One farmer from the Karaulbazar district, a sunburnt man of 50 in a cap turned grey from dust, said he found it frustrating to watch unripe wheat being cut, but realised that he needed the combine and that it would not be returning at a later date.



“If it weren’t for the combine, who would gather the crop – the people?” he said. “I have a large number of hectares of land under wheat. When a combine enters the field, it can’t separate the ripe from the unripe. This year, the same thing will happen,” he said.



Three years ago, this farmer came to the attention of the local authorities when he refused to allow harvesting to take place on his land. His attempt to delay the harvest lasted only a week.

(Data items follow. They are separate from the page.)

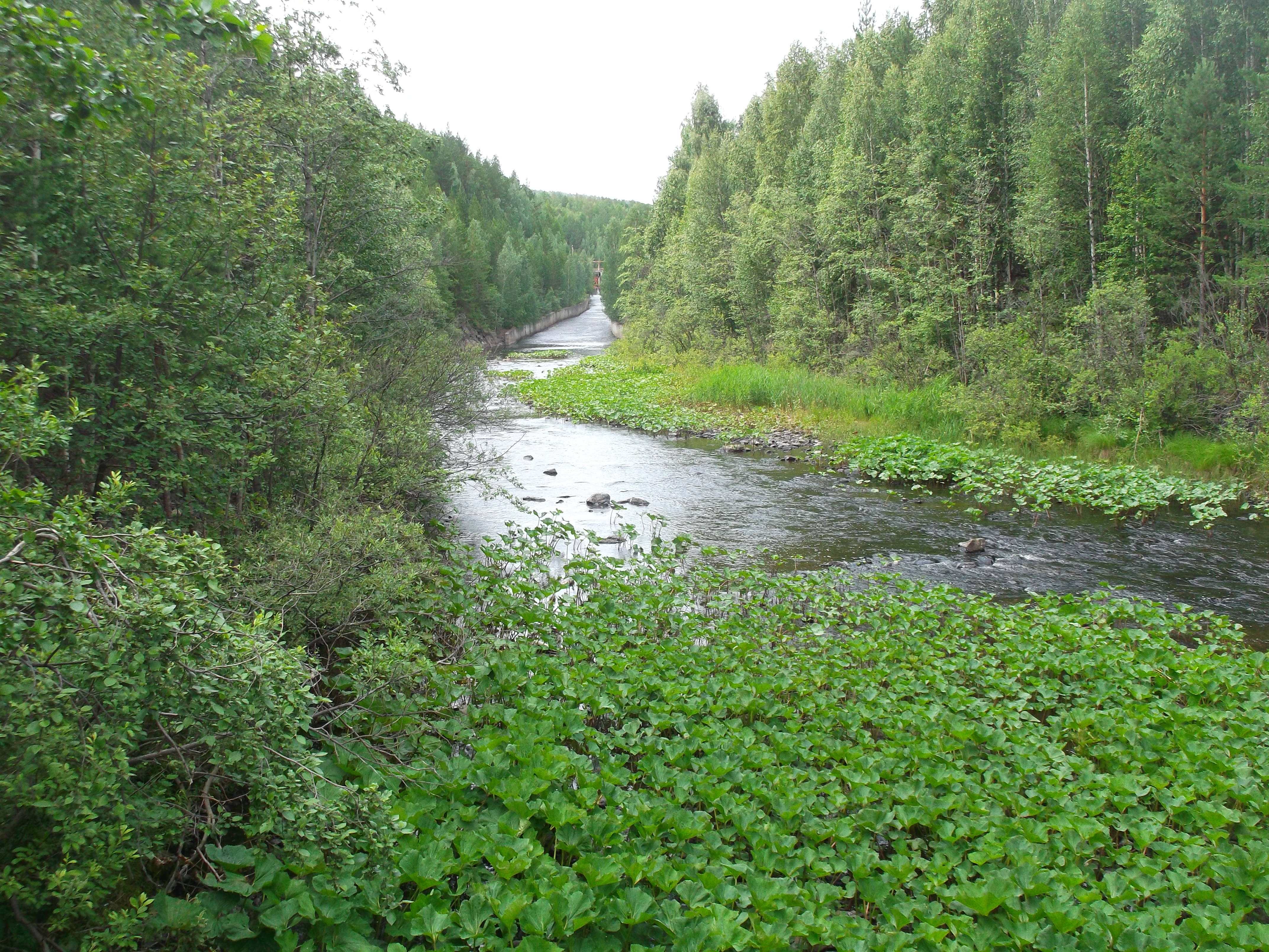 река Большой Киалим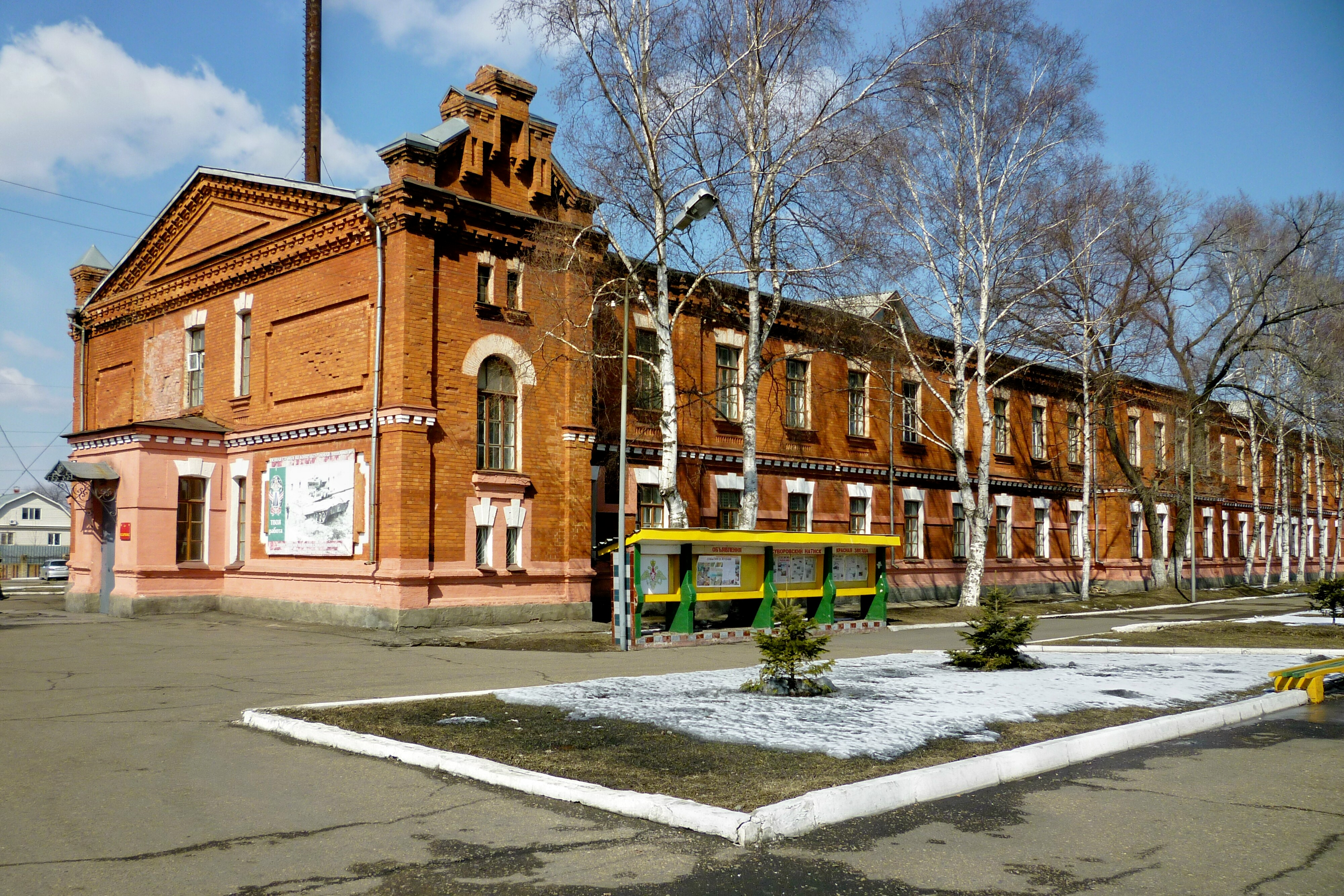 Здание казармы, где был сформирован первый батальон приморской красной армии: улица Афанасьева, 8, Уссурийск, Приморский край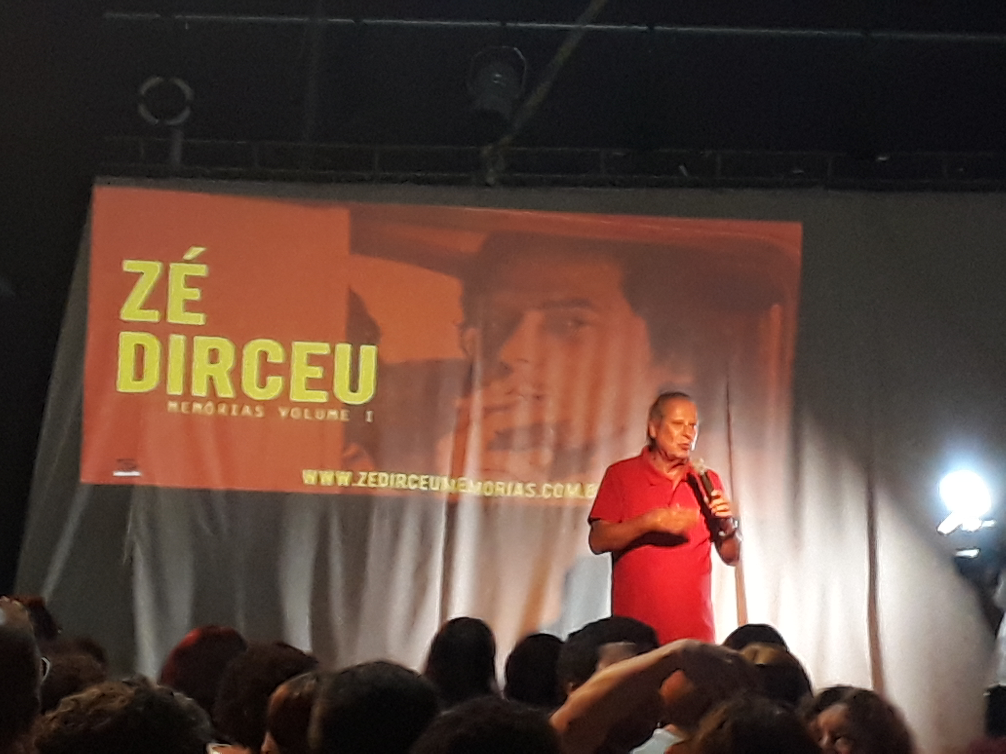 José Dirceu em palestra de lançamento do primeiro volume de sua biografia em evento realizado em Ilhéus, BA, na noite de 18/01/2019.

“No, I didn’t let the combines in, because my wheat was not ripe. But the result was the same – the harvest was gathered anyway,” he said.



Farmers struggle to find a use for the unripe wheat they are left with, and either use it to feed animals or make poor quality bread out of it. They dry out the grains and try to ripen them a little more by spreading them out on the ground.



“It’s very hard to sell this grain. Either the animals will eat it, or it will rot in the barn,” said one local farmer.



Several years ago, farmers in Karaulbazar district interviewed by RFE/RL radio spoke about how unhappy they were with the restrictive rules they had to abide by for the harvest. That would be impossible now – since the Andijan violence of 2005, the Uzbek government has clamped down even further on attempts to express dissent.



“We’ve been forbidden to say we’re unhappy that grain is being cut from our fields before it ripens,” said another farmer from the district, who said he feared being called in by Uzbekistan feared National Security Service. “They control everything in the country now - even my dissatisfaction about my own harvest.”



The parcelling out of land from the old Soviet collective farms theoretically gave the new private farmers more control over their lives. But the state’s retention of ownership of the land and the continuation of the “state order” system means the farmers remain dependent on the government.



“If this field really was mine and I didn’t have to hand the wheat over to the state, I would be a millionaire now, not poor and bankrupt,” said one man.



This system is unlikely to change, but the agricultural expert interviewed for this story offered one practical solution – the authorities should acquire more agricultural machinery for the centralised pools they lend out to farmers. The shortage of combine harvesters is, he argues, the main reason why wheat is reaped before it is ready.



“The equipment is good, but there isn’t enough of it to cover the entire country, so they take desperate measures to gather in all the wheat - ripe or unripe - and avoid losing the harvest,” he said.